## [The task]
Would you please print exactly the lines that run from the one with "Palacio de Buenavista, sede" to the last line of the data, both included, without any pictures?

## [Dataset extract]
#####
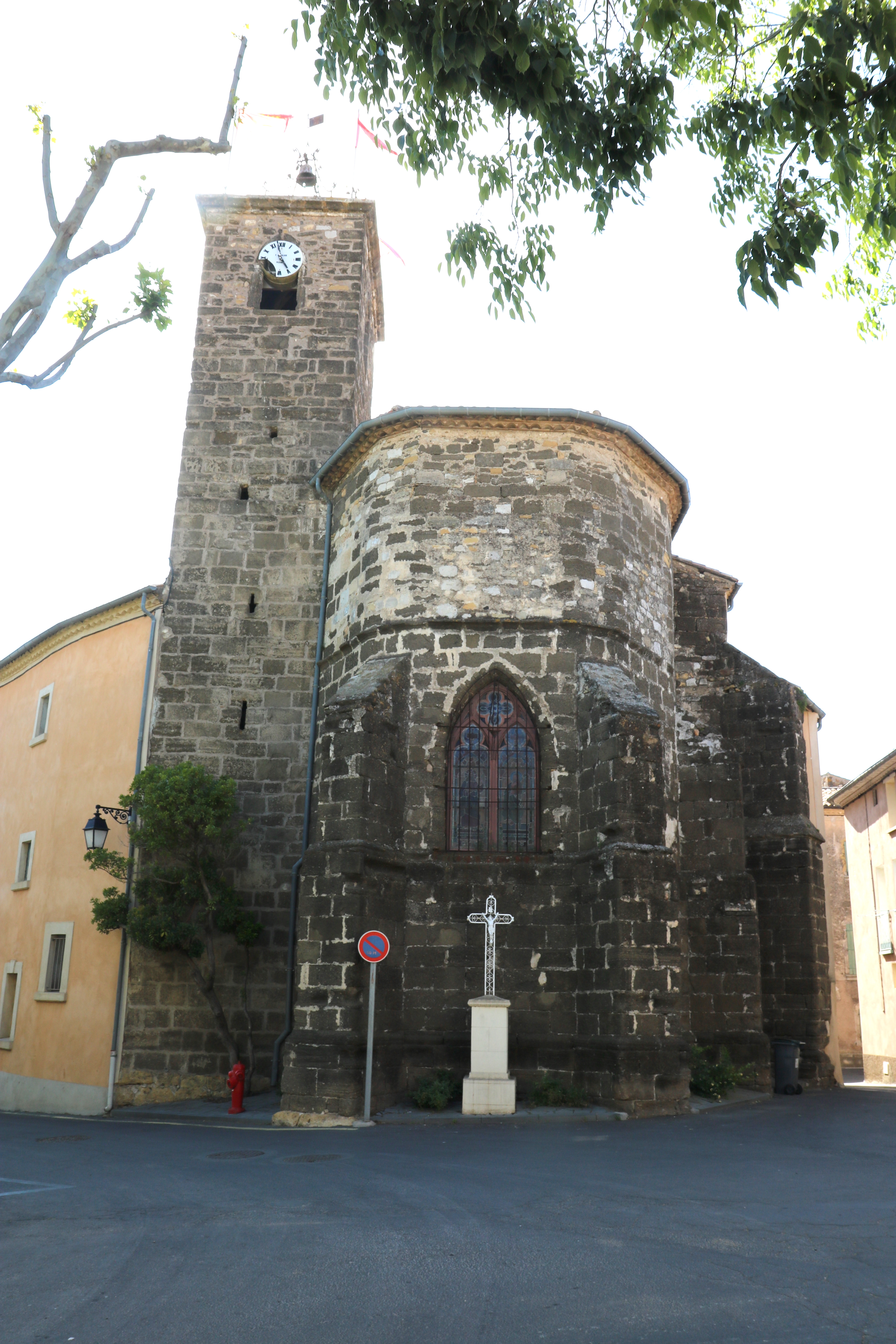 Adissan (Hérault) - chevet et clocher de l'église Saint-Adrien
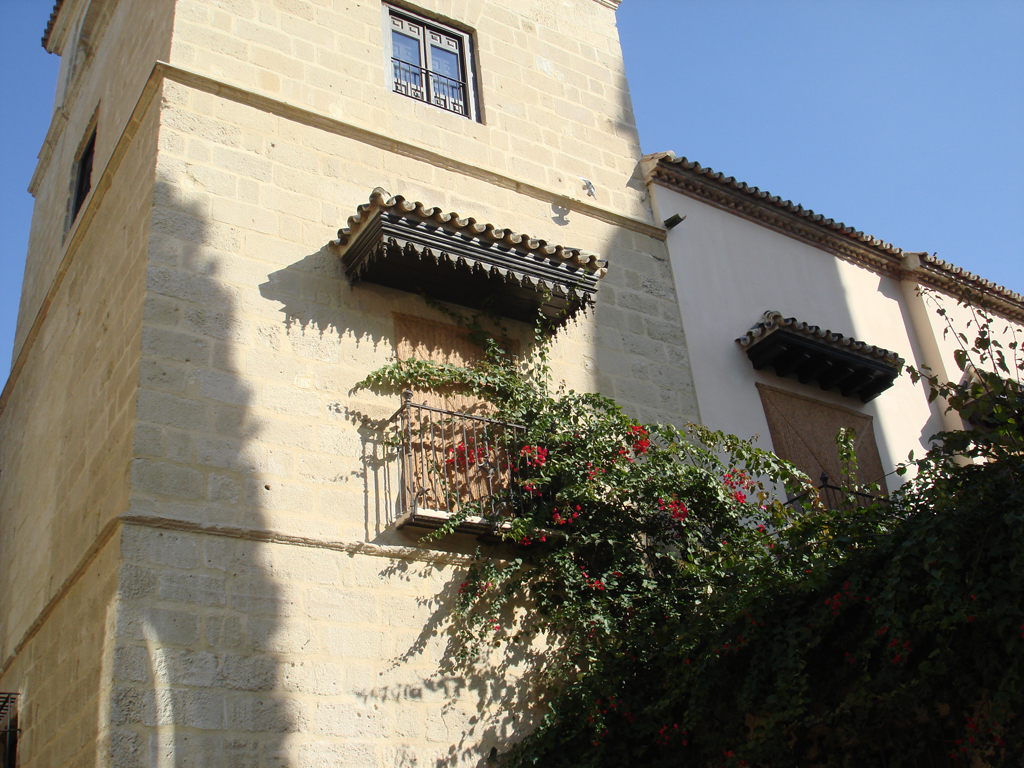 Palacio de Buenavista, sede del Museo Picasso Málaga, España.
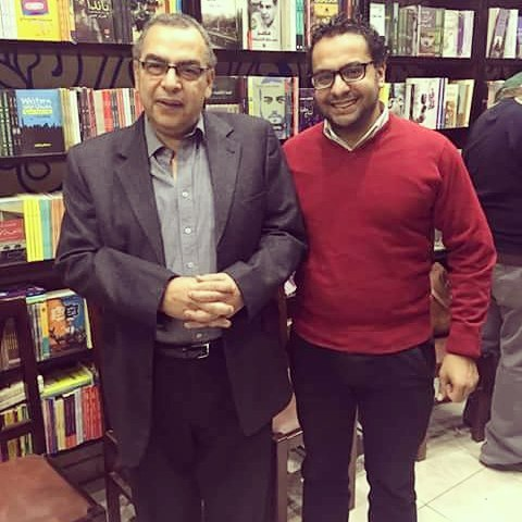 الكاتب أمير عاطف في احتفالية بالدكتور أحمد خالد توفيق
#####
## [Solution]
 Palacio de Buenavista, sede del Museo Picasso Málaga, España.
 الكاتب أمير عاطف في احتفالية بالدكتور أحمد خالد توفيق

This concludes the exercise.